Once, waiting at a bank, I realized the long line was due to the fact that only one teller was open. Being an American, I found this scandalous. Time is money, and the customer is king and all that. So I walked over to a woman sitting at a desk and asked if there were any other tellers available, as the line was practically out the door. She told me the other teller was on her break.
“The other teller?” I asked, stunned. “You mean this bank only has two tellers?”
She answered that that was the case. I, not to be deterred, asked where was the manager.
“He’s out running an errand.”
“Doesn’t he have someone to run his errands for him?” I asked. “After all, he’s the bank manager.”
“It’s a personal errand,” she replied.
I gasped. “A personal errand? During work hours? Are you kidding?” I turned to my comrades in line, expecting to see equal measures of shock and dismay. And in fact that is what I saw, only it wasn’t directed at the rogue manager, or at the hapless clerk, but at the strident American. I heard mutterings of “esos Gringos” and the like. I couldn’t believe it. Here I was, standing up not only for my rights but also theirs, and yet I was the bad guy. Yet again.
My Costa Rican friends later explained it to me. I was the bad guy because I was making a scene. I was rocking the boat, and I was acting like I was the boss. In Costa Rica, the customer is not king but rather serf, happy for the attention of those in charge who can get their problem solved so they can be merrily on their way. They don’t want to fight for rights. They don’t want to fight at all. They don’t even have an army! How much farther away from Israel, geographically and metaphorically, could one be? Costa Ricans just want to take it easy, to live their sunny lives under the shade of a mango tree. Their unofficial motto isn’t Live free or die or Don’t tread on me. It’s Pura vida. “Pure life.” As in: Sit your butt down and crack open a cold one.

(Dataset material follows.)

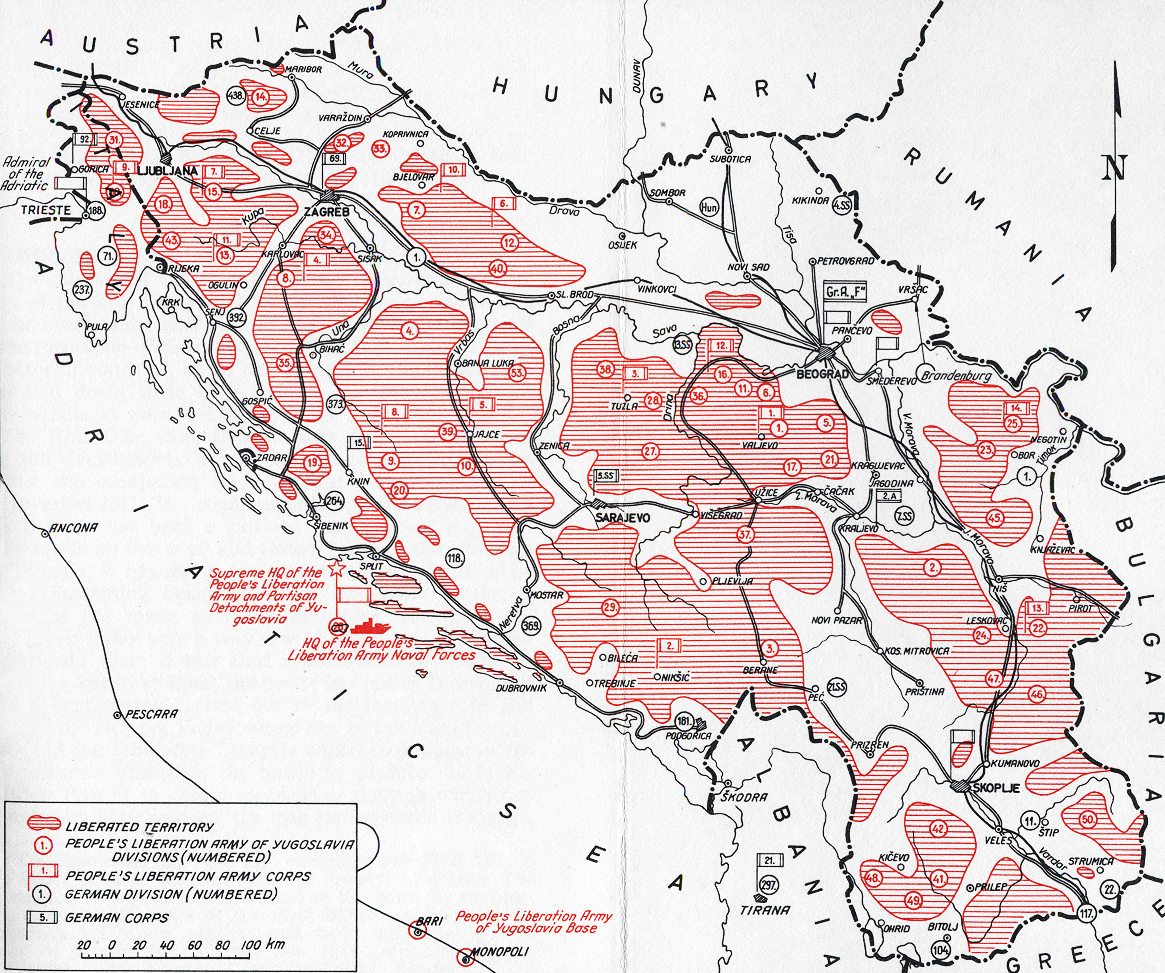 Teritorij pod nadzorom NOVJ u rujnu 1944.

So what is my point in all these ramblings? It’s this: Even standing in line at a post office requires a feel for one’s milieu, a deconstruction of one’s cultural midst and mindset. Without it, you are just another ugly American, an imperialist colonizer trying to force your worldview onto the lives of those around you. Thus, in order not to hear “Go home, Gringo!” in whatever language it happens to be hurled at you, you should really study the terrain before proceeding. Although really, it’s best just to be quiet and keep that tell-tale accent under wraps. No matter how un-tourist-like you dress, or how fluently you speak their tongue, as soon as you open your mouth, it’s game over. You’ll never win, despite your good intentions. People like things done the way they are used to things being done, the way they and their countryfolk have always done them, with the subtext being that they don’t need no damn Gringo telling them how to reinvent the wheel. Or the line.